Many More Lives Could Have Been Saved With Convalescent COVID-19 Plasma
THURSDAY, Oct. 17, 2024 -- Thousands more U.S. lives could have been saved with the use of COVID-19 convalescent plasma (CCP), according to a study published online Oct. 1 in the Proceedings of the National Academy of Sciences.
Quigly Dragotakes, Ph.D., from Johns Hopkins School of Public Health in Baltimore, and colleagues conducted meta-analyses of randomized controlled trials and real-world data to estimate the number of actual inpatient lives saved by CCP treatment in the United States based on CCP weekly use, weekly mortality data, and CCP mortality reduction data. The potential number of lives saved if CCP had been deployed for 100 percent of hospitalized patients or used in 15 to 75 percent of outpatients was also estimated.
The researchers estimated that CCP would have saved between 16,476 and 66,296 lives, depending on the assumptions modeled in a stratified analysis.
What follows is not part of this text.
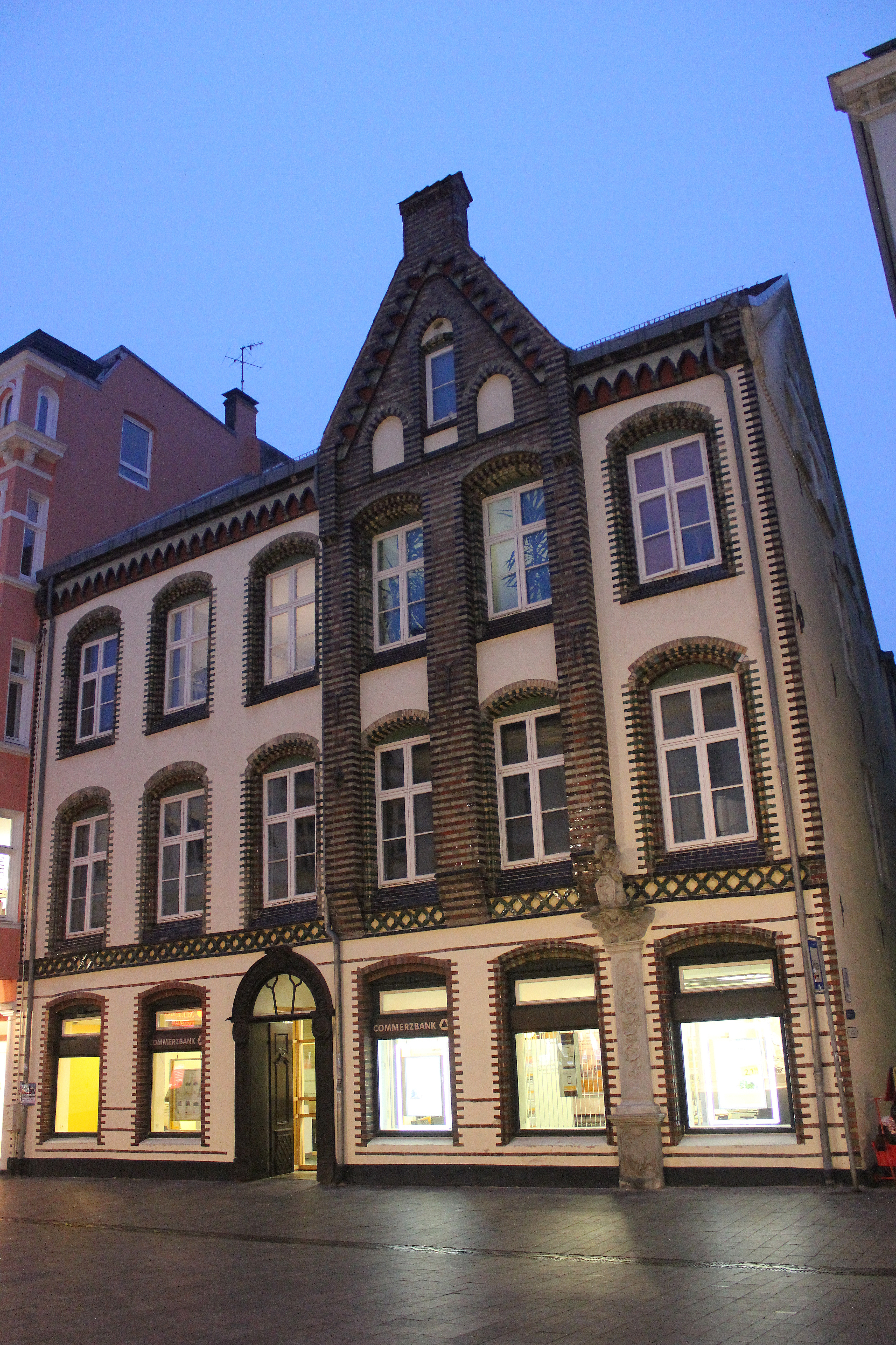 Flensburg Grosse Strasse 16, ehemalige Löwen-Apotheke, Bild 03
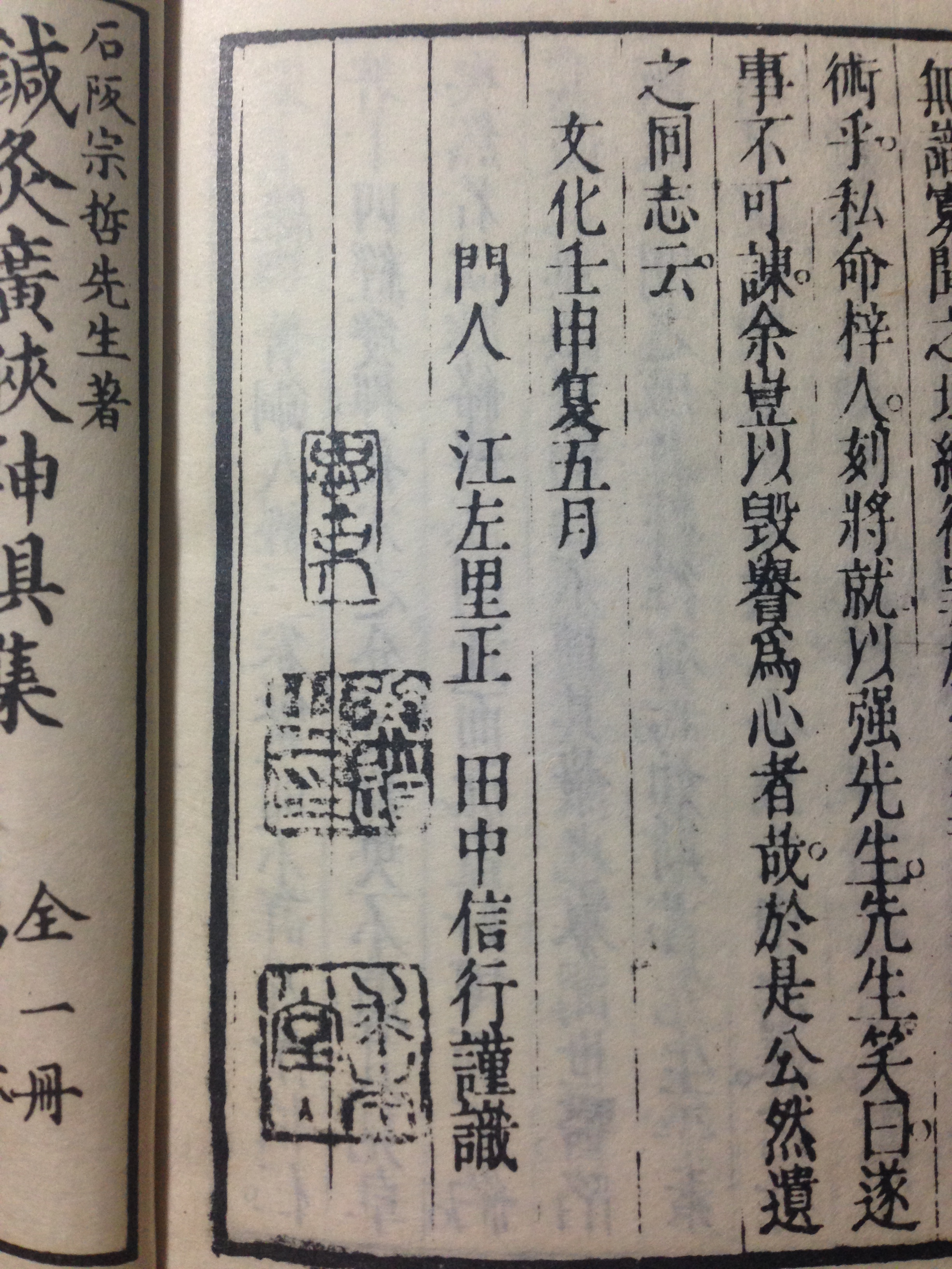 江戸時代後期、石坂宗哲著「鍼灸説約(1811-1812)」のあとがき写真。門人 江左里正 田中信行によるもの。文化壬申とは文化9年(1812年)

As many as 234,869 lives could have been saved and 1,136,133 hospitalizations prevented with ideal CCP use.
"These data support the use of convalescent plasma in future infectious disease outbreaks for which validated therapies are not available. Our results suggest that had CCP use been encouraged and had its availability been prioritized by medical and governmental authorities, more lives would have been saved," the authors write.
Several authors were coauthors in a review/position paper dealing with the use of CCP published in 2021.